I used .claimed.compare_exchange_strong(claimed, 1) with success ordering = acquire to make sure that read of claimed happens-before reading .elem.

The "failure" memory ordering can be relaxed: If we see it already claimed by another thread, we give up and don't look at any shared data.

The memory-ordering of the store part of compare_exchange_strong can be relaxed, so we just need mo_acquire, not acq_rel. Readers don't do any other stores to the shared data, and I don't think the ordering of the store matters wrt. to the loads. CAS is an atomic RMW. Only one thread's CAS can succeed on a given buffer element because they're all trying to set it from 0 to 1. That's how atomic RMWs work, regardless of being relaxed or seq_cst or anything in between.

It doesn't need to be seq_cst: we don't need to flush the store buffer or whatever to make sure the store is visible before this thread reads .elem. Just being an atomic RMW is enough to stop multiple threads from actually thinking they succeed. Release would just make sure it can't move earlier, ahead of the relaxed read-only check. That wouldn't be a correctness problem. Hopefully no x86 compilers would do that at compile time. (At runtime on x86, RMW atomic operations are always seq_cst.)

I think being an RMW makes it impossible for it to "step on" a write from a writer (after wrapping around). But this might be real-CPU implementation detail, not ISO C++. In the global modification order for any given .claimed, I think the RMW stays together, and the "acquire" ordering does keep it ahead of the read of the .elem. A release store that wasn't part of a RMW would be a potential problem though: a writer could wrap around and put claimed=0 in a new entry, then the reader's store could eventually commit and set it to 1, when actually no reader has ever read that element.


If we're very sure the reader doesn't need to detect writer wrap-around of the circular buffer, leave out the std::atomic_thread_fence in the writer and reader. (The claimed and the non-atomic element store will still be ordered by the release-store to m_position). The reader can be simplified to leave out the 2nd check and always return true if it gets past the CAS.

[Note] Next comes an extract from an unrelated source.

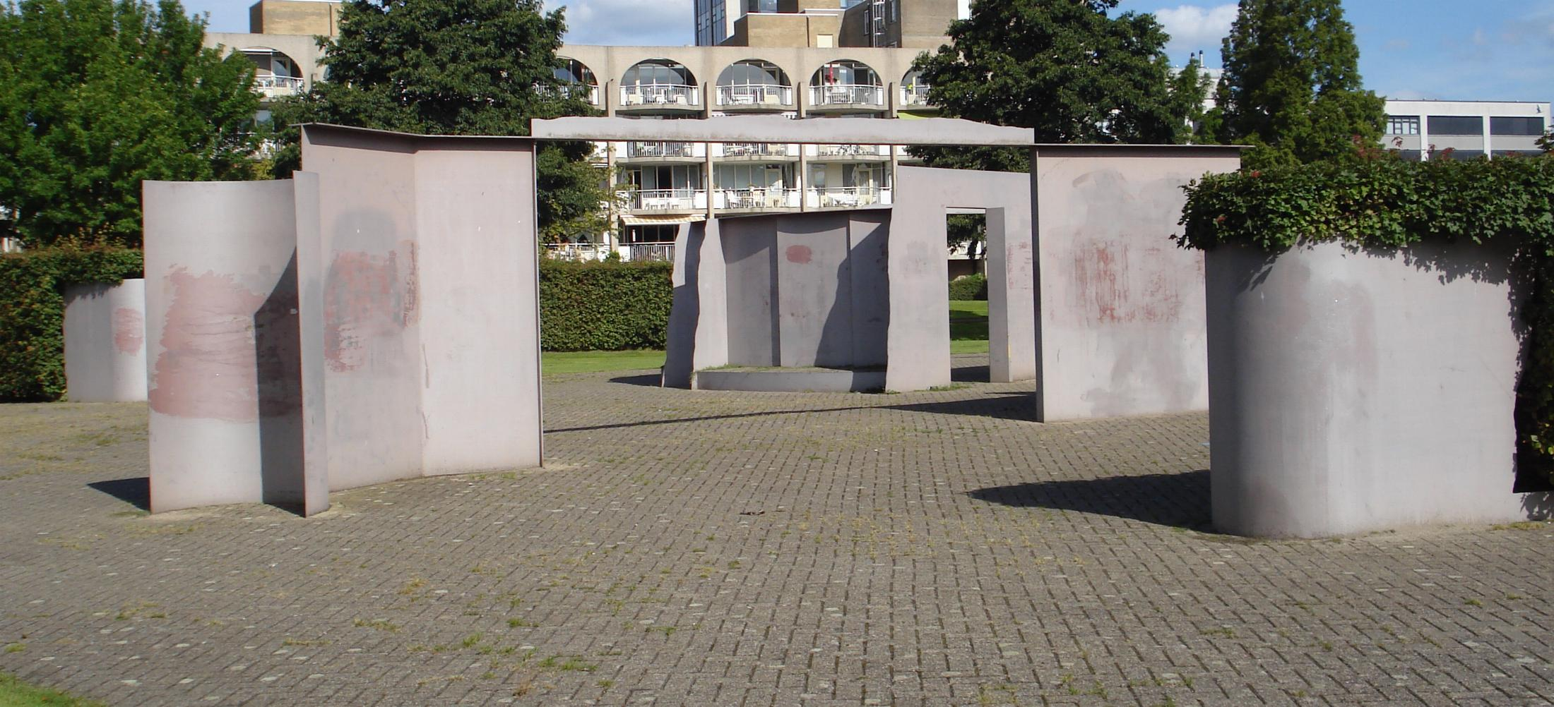 Zoetermeer, Dobbe-eiland. Kunstwerk "Dobbe-eiland" van Kees Verschuren. The Netherlands. FOP.

Notice that m_buffer[nextPos].claimed.store(0, std::memory_order_release); would not be sufficient to stop later non-atomic stores from appearing before it: release-stores are a one-way barrier, unlike release fences. A release-fence is like a 2-way StoreStore barrier. (Free on x86, cheap on other ISAs.)

This SeqLock-style tearing detection doesn't technically avoid UB in the C++ abstract machine, unfortunately. There's no good / safe way to express this pattern in ISO C++, and it's known to be safe in asm on real hardware. Nothing actually uses the torn value (assuming read()'s caller ignores its elem value if it returns false).

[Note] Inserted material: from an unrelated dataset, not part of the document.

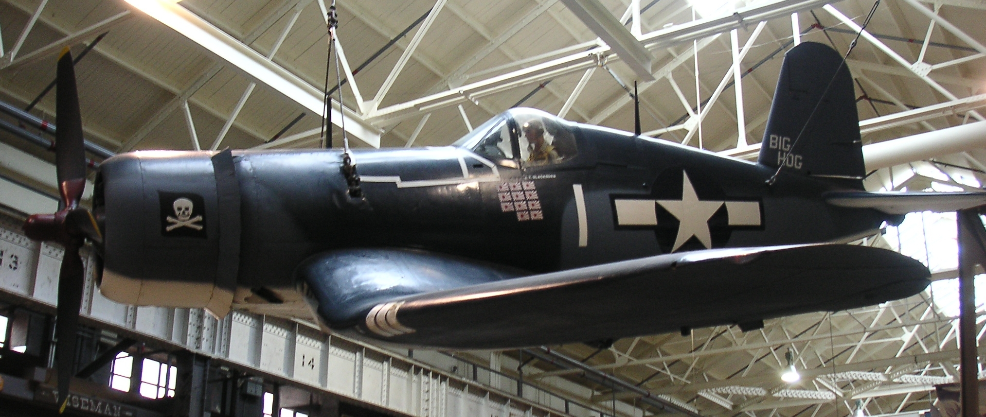 FG-1D von Goodyear gefertigte F4U-1 im U.S. Navy Museum, Washington D.C.

Making elem a std::atomic<T> would be defeat the entire purpose: that would use a spinlock to get atomicity so it might as well use it directly.

Using volatile T elem would break buffer[i].elem = elem because unlike C, C++ doesn't allow copying a volatile struct to/from a regular struct. (volatile struct = struct not possible, why?). This is highly annoying for a SeqLock type of pattern where you'd like the compiler to emit efficient code to copy the whole object representation, optionally using SIMD vectors. You won't get that if you write a constructor or assignment operator that takes a volatile &T argument and does individual members. So clearly volatile is the wrong tool, and that only leaves compiler memory barriers to make sure the non-atomic object is fully read or fully written before the barrier. std::atomic_thread_fence is I think actually safe for that, like asm("" ::: "memory") in GNU C. It works in practice on current compilers.